I have a friend whom I like very much - she has no gc and is not a member of Gransnet, so I can safely tell you about her. She is very pessimistic and her messages are always full of the awful things that are happening in her life. Every time I suggest something she could do to improve matters, she tells me some reason why it won't work.
I told her my good news about my grandson getting into the Royal Navy yesterday, and her only comment was 'You must be worried, it sounds a very dangerous job'. Actually, I am not worried because I know the RN will train him very well, and he will be doing something he loves and making lots of friends.
I manage to keep very cheerful most days, in spite of my own family problems, and I could do without her continually telling me how rotten life is!
I think some of you might have partners like this - Eeyores - so have you any advice as to the best way to deal with her? She wants to come on a short holiday with me but I am afraid it would not be joyous, like my jaunts with Juragran!

whenim64 Thu 04-Oct-12 11:28:31

Yes Greatnan shake her off as soon as you can! Who needs friends that try to drag us down?

Grannyeggs Thu 04-Oct-12 11:30:41

Greatnan. I have a friend the same, a drain instead of a radiator. Yet I too like her, she can be great fun despite the gloom and doom side. She has hinted she would like to go on holiday with me and I have just ignored it, and will keep doing so as I know it would be a disaster. You could try saying that you never go on holiday with friends as you don't want to spoil the friendship, but she probably knows you do that with others. I would just try and avoid the subject coming up again. Is she at all sympathetic to any problems you have?

Anne58 Thu 04-Oct-12 11:30:49

www.youtube.com/watch?v=SJUhlRoBL8M

Anne58 Thu 04-Oct-12 11:31:22

You can skip the advert.

Grannyeggs Thu 04-Oct-12 11:41:39

I've always loved thatphoenix . Perhaps Greatnan you could send this clip to your friend to let her know how you feel about her constant pessimism.

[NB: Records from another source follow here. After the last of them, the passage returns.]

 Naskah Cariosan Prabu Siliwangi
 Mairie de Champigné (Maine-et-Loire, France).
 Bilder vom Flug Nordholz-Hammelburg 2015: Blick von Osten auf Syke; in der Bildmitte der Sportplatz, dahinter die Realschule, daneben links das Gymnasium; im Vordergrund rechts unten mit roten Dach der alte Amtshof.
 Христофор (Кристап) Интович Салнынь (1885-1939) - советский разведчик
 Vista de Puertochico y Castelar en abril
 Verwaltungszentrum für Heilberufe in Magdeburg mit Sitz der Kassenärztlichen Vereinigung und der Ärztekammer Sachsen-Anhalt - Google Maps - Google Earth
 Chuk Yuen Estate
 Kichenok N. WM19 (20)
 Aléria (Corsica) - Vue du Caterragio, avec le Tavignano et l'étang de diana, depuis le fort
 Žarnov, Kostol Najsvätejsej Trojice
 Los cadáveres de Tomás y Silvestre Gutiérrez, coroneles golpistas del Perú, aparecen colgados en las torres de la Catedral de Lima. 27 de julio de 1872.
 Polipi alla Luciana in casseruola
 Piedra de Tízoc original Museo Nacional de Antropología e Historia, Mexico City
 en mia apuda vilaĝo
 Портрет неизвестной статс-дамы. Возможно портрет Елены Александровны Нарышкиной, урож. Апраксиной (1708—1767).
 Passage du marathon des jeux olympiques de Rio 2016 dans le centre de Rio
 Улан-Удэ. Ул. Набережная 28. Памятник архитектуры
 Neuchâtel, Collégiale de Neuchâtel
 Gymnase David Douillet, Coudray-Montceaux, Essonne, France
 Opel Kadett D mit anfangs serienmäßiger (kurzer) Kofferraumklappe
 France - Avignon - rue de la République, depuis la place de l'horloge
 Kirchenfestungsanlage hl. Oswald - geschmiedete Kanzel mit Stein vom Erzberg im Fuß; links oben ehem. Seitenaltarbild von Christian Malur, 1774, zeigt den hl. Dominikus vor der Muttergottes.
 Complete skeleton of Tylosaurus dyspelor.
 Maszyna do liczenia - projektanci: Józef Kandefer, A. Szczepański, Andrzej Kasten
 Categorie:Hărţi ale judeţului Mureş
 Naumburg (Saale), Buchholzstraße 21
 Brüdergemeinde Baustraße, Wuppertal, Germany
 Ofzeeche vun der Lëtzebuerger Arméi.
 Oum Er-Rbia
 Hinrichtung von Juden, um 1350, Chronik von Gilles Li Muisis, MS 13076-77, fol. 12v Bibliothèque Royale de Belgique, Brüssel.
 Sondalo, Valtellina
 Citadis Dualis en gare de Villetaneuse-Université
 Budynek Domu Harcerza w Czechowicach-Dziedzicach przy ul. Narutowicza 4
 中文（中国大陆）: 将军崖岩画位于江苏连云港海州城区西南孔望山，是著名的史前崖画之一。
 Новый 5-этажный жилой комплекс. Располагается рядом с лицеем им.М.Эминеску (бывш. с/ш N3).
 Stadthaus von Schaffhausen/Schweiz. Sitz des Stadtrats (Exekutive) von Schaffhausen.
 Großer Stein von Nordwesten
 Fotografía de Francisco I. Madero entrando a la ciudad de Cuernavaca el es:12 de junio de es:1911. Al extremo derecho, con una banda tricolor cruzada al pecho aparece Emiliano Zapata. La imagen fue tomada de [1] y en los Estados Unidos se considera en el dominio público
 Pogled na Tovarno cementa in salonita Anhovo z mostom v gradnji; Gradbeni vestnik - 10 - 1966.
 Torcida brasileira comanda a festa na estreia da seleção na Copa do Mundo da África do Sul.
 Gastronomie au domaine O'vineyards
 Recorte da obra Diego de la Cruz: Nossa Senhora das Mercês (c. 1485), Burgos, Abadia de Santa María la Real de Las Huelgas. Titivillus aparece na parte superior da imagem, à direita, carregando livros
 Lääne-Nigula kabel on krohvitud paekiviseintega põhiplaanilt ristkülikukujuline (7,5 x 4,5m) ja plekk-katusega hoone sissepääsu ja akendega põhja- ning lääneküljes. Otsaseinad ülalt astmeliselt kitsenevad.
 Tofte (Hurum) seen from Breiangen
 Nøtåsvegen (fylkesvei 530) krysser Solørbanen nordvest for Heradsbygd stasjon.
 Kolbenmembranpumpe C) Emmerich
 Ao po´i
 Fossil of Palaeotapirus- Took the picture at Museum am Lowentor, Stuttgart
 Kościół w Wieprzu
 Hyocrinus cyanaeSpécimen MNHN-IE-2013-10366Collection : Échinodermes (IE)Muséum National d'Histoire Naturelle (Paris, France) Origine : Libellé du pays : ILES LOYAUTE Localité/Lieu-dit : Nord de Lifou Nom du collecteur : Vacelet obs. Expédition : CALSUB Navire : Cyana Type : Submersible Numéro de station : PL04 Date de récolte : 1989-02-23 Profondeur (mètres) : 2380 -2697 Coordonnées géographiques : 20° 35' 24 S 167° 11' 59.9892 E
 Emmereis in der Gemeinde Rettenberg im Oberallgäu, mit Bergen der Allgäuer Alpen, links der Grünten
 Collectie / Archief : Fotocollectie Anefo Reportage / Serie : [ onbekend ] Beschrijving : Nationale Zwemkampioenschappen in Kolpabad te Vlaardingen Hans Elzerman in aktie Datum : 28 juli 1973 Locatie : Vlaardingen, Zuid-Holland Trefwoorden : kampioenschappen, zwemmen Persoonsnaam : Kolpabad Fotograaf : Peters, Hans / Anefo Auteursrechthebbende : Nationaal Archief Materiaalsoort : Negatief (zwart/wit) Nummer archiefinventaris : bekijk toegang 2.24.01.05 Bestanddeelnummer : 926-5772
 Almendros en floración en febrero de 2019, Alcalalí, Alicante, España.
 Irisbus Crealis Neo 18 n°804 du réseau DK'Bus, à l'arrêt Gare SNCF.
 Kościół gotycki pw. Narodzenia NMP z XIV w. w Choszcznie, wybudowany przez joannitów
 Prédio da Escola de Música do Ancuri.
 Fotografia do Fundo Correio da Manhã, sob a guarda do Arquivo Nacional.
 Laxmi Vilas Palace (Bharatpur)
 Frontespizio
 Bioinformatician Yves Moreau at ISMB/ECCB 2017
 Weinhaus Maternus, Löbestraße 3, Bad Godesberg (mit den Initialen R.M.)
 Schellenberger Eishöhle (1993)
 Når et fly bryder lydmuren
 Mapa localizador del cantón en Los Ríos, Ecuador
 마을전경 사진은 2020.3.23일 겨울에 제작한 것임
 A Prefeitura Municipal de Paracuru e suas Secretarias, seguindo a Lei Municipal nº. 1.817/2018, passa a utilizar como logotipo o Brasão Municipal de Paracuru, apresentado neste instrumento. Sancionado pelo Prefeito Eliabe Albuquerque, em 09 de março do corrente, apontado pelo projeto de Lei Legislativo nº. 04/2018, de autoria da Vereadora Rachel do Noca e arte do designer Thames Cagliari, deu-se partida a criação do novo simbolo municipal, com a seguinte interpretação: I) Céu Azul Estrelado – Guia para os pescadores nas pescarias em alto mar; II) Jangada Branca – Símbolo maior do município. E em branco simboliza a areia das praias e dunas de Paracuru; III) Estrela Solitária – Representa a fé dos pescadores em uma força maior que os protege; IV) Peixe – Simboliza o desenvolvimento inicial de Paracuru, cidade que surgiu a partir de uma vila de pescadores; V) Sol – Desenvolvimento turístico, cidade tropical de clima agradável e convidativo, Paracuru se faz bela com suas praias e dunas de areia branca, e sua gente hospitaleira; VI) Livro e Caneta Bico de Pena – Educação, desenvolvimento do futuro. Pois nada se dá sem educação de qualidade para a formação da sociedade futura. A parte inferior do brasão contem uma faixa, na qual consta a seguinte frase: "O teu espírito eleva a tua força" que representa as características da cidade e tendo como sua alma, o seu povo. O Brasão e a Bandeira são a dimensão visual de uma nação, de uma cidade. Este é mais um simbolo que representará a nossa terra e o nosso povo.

Ella46 Thu 04-Oct-12 11:43:05

Greatnan I've got/had a friend like that. She droned on and on about her problems but wouldn't do anything about them, and then started on her neighbours' problems too! There were three of us, until by chance, the other friend and I discovered we were both sick of her, and we gently(ish) dropped her!
We are still friendly but we keep her at arms length now and it's much better.

Life's too too short!

AcornFairy Thu 04-Oct-12 11:48:07

I think I know where you're coming from! Does your friend have any inkling of what a negative outlook she transmits? If she doesn't it's probably time she does. If she does already, and hasn't been caring enough towards you to try and deal with it, I should forget the holiday with her. Take a break with someone more appreciative and then tell her how great it was. That might be the kick she wants to get her issues sorted. Good luck! (It's not easy when it's someone you care about, is it.)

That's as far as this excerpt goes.